··· Given information

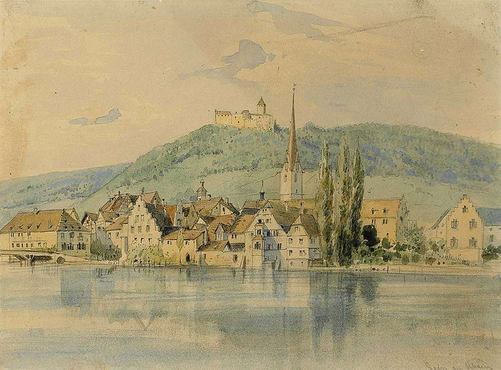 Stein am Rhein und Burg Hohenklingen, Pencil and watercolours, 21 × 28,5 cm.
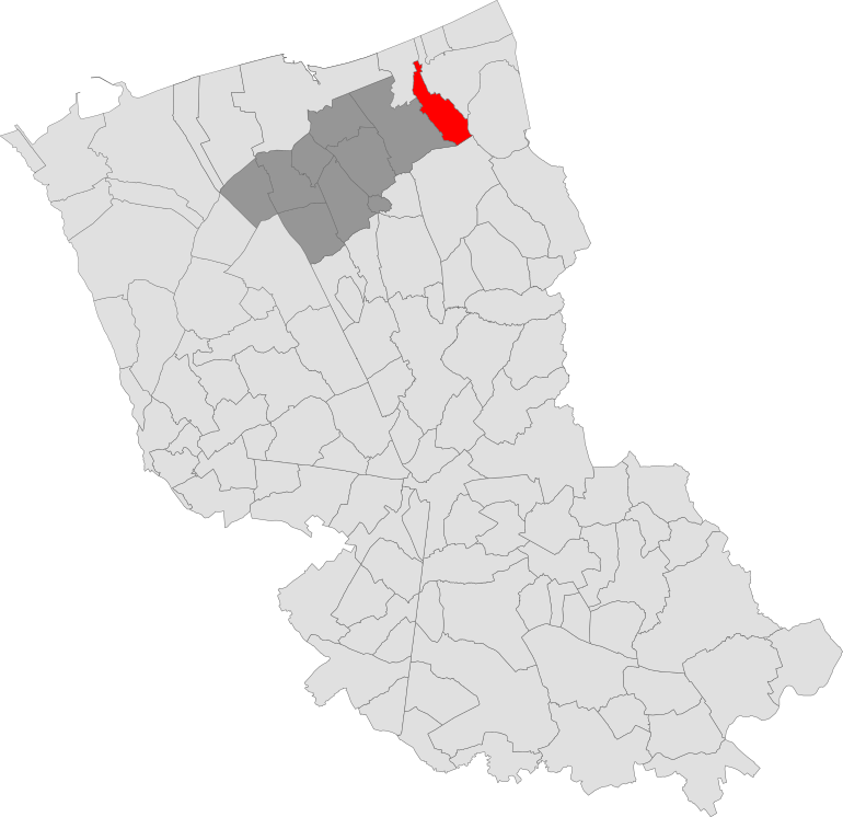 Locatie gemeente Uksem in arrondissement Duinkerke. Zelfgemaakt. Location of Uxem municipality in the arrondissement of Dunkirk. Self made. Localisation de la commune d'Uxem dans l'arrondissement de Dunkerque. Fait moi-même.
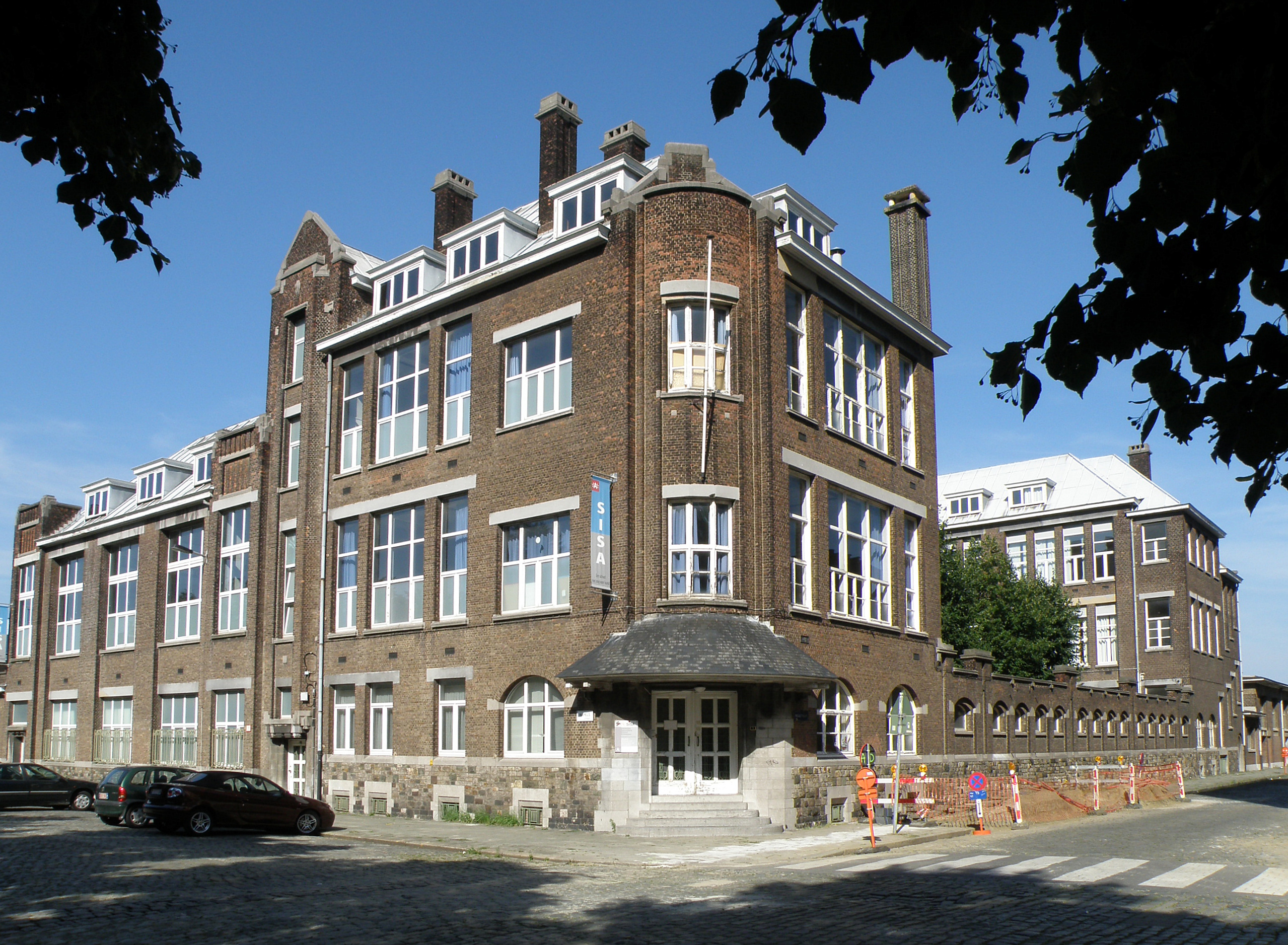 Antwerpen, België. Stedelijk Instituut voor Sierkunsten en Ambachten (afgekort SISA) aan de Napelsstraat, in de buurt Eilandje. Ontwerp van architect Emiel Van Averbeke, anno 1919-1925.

······
··· Given information

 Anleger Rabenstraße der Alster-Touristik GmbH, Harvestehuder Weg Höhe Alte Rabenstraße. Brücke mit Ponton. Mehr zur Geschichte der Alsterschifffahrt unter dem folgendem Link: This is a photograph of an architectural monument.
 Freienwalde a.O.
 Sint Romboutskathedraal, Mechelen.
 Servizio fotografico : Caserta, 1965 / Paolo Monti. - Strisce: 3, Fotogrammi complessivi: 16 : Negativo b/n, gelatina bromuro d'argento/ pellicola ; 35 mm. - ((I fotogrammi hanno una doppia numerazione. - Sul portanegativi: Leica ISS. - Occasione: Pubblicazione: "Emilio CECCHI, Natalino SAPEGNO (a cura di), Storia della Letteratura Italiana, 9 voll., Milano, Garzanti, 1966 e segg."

······
··· Given information

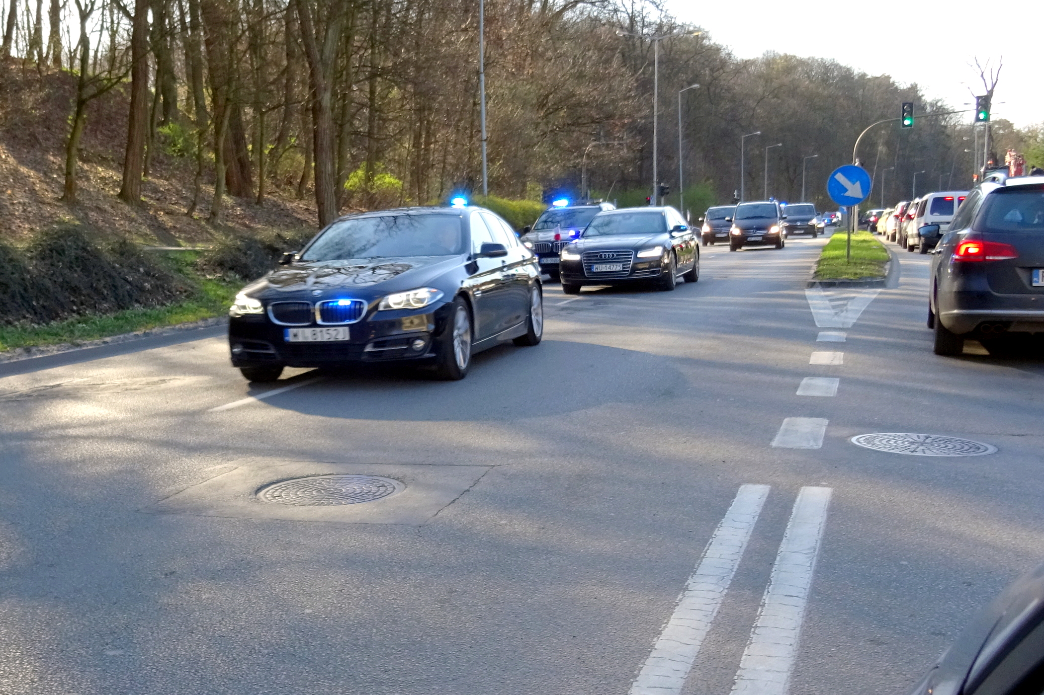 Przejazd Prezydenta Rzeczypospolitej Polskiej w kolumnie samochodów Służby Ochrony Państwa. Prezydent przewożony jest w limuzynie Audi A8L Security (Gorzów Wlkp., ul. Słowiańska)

······

Copy the lines of the data above exactly as written, beginning with the line containing "Freienwalde a.O." and ending with the line containing "Sint Romboutskathedraal, Mechelen.", and leave out all other lines.

Written solution:
 Freienwalde a.O.
 Sint Romboutskathedraal, Mechelen.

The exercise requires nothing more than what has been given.